[Exercise materials Boundary: Start]
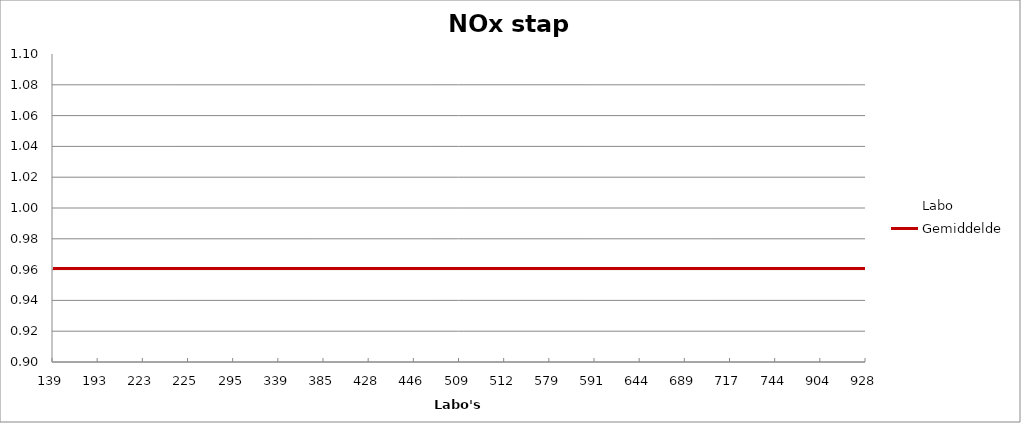
| Category | Labo | Gemiddelde |
|---|---|---|
| 139.0 | 0.943 | 0.961 |
| 193.0 | 0.969 | 0.961 |
| 223.0 | 0.979 | 0.961 |
| 225.0 | 0.979 | 0.961 |
| 295.0 | 0.954 | 0.961 |
| 339.0 | 1.005 | 0.961 |
| 385.0 | 0.959 | 0.961 |
| 428.0 | 1.03 | 0.961 |
| 446.0 | 0.933 | 0.961 |
| 509.0 | 0.933 | 0.961 |
| 512.0 | 0.928 | 0.961 |
| 579.0 | 0.989 | 0.961 |
| 591.0 | 0.989 | 0.961 |
| 644.0 | 1.005 | 0.961 |
| 689.0 | 0.943 | 0.961 |
| 717.0 | 0.923 | 0.961 |
| 744.0 | 0.902 | 0.961 |
| 904.0 | 0.964 | 0.961 |
| 928.0 | 0.933 | 0.961 |
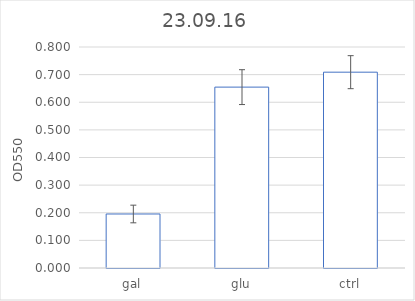
| Category | Series 0 |
|---|---|
| gal | 0.196 |
| glu | 0.655 |
| ctrl | 0.709 |
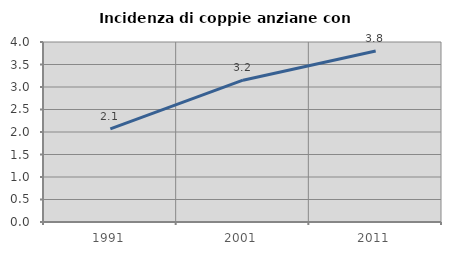
| Category | Incidenza di coppie anziane con figli |
|---|---|
| 1991.0 | 2.071 |
| 2001.0 | 3.151 |
| 2011.0 | 3.801 |
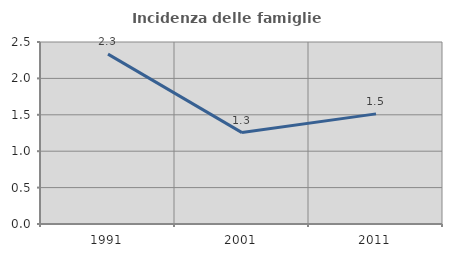
| Category | Incidenza delle famiglie numerose |
|---|---|
| 1991.0 | 2.333 |
| 2001.0 | 1.256 |
| 2011.0 | 1.513 |
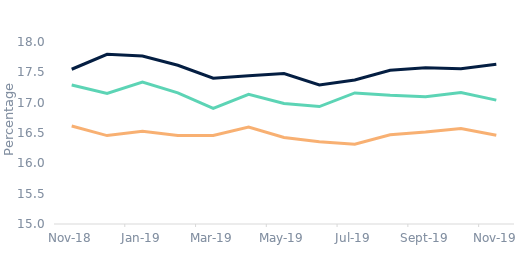
| Category | Homemovers | First-time
buyers | Remortgagors |
|---|---|---|---|
| 2018-11-01 | 17.29 | 17.551 | 16.616 |
| 2018-12-01 | 17.153 | 17.798 | 16.457 |
| 2019-01-01 | 17.341 | 17.77 | 16.528 |
| 2019-02-01 | 17.162 | 17.616 | 16.461 |
| 2019-03-01 | 16.904 | 17.402 | 16.46 |
| 2019-04-01 | 17.137 | 17.443 | 16.596 |
| 2019-05-01 | 16.986 | 17.481 | 16.425 |
| 2019-06-01 | 16.936 | 17.291 | 16.358 |
| 2019-07-01 | 17.16 | 17.374 | 16.314 |
| 2019-08-01 | 17.122 | 17.533 | 16.472 |
| 2019-09-01 | 17.096 | 17.576 | 16.515 |
| 2019-10-01 | 17.166 | 17.56 | 16.575 |
| 2019-11-01 | 17.041 | 17.632 | 16.463 |
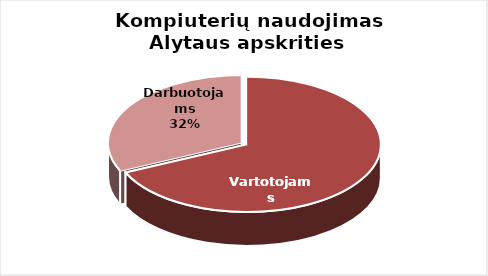
| Category | Series 0 |
|---|---|
| Vartotojams | 450 |
| Darbuotojams | 210 |
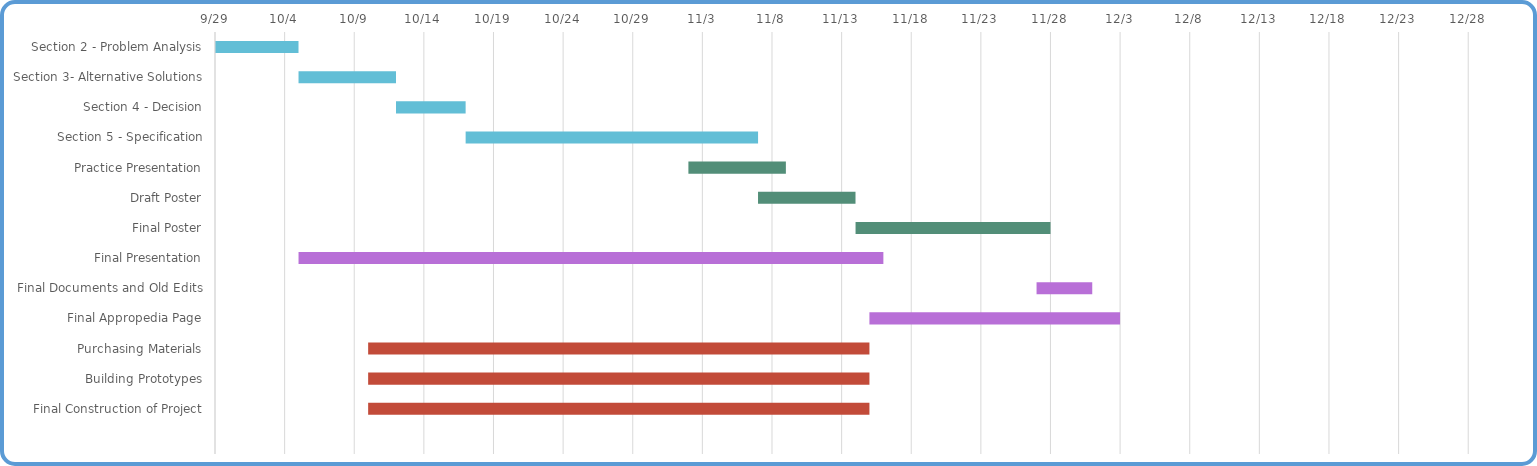
| Category | Start Date | Duration |
|---|---|---|
| Section 2 - Problem Analysis | 9/29/17 | 6 |
| Section 3- Alternative Solutions | 10/5/17 | 7 |
| Section 4 - Decision | 10/12/17 | 5 |
| Section 5 - Specification | 10/17/17 | 21 |
| Practice Presentation | 11/2/17 | 7 |
| Draft Poster | 11/7/17 | 7 |
| Final Poster | 11/14/17 | 14 |
| Final Presentation | 10/5/17 | 42 |
| Final Documents and Old Edits | 11/27/17 | 4 |
| Final Appropedia Page | 11/15/17 | 18 |
| Purchasing Materials | 10/10/17 | 36 |
| Building Prototypes | 10/10/17 | 36 |
| Final Construction of Project | 10/10/17 | 36 |
[Exercise materials Boundary: End]
**Work item**.
Restate word for word the lines of the data above that begin at the line with "17.533 | 16.472 |" and end at the line with "Materials | 10/10/17 | 36 |", keeping both ends and dropping every picture.

**Output for this exercise**.
| 2019-08-01 | 17.122 | 17.533 | 16.472 |
| 2019-09-01 | 17.096 | 17.576 | 16.515 |
| 2019-10-01 | 17.166 | 17.56 | 16.575 |
| 2019-11-01 | 17.041 | 17.632 | 16.463 |
| Category | Series 0 |
|---|---|
| Vartotojams | 450 |
| Darbuotojams | 210 |
| Category | Start Date | Duration |
|---|---|---|
| Section 2 - Problem Analysis | 9/29/17 | 6 |
| Section 3- Alternative Solutions | 10/5/17 | 7 |
| Section 4 - Decision | 10/12/17 | 5 |
| Section 5 - Specification | 10/17/17 | 21 |
| Practice Presentation | 11/2/17 | 7 |
| Draft Poster | 11/7/17 | 7 |
| Final Poster | 11/14/17 | 14 |
| Final Presentation | 10/5/17 | 42 |
| Final Documents and Old Edits | 11/27/17 | 4 |
| Final Appropedia Page | 11/15/17 | 18 |
| Purchasing Materials | 10/10/17 | 36 |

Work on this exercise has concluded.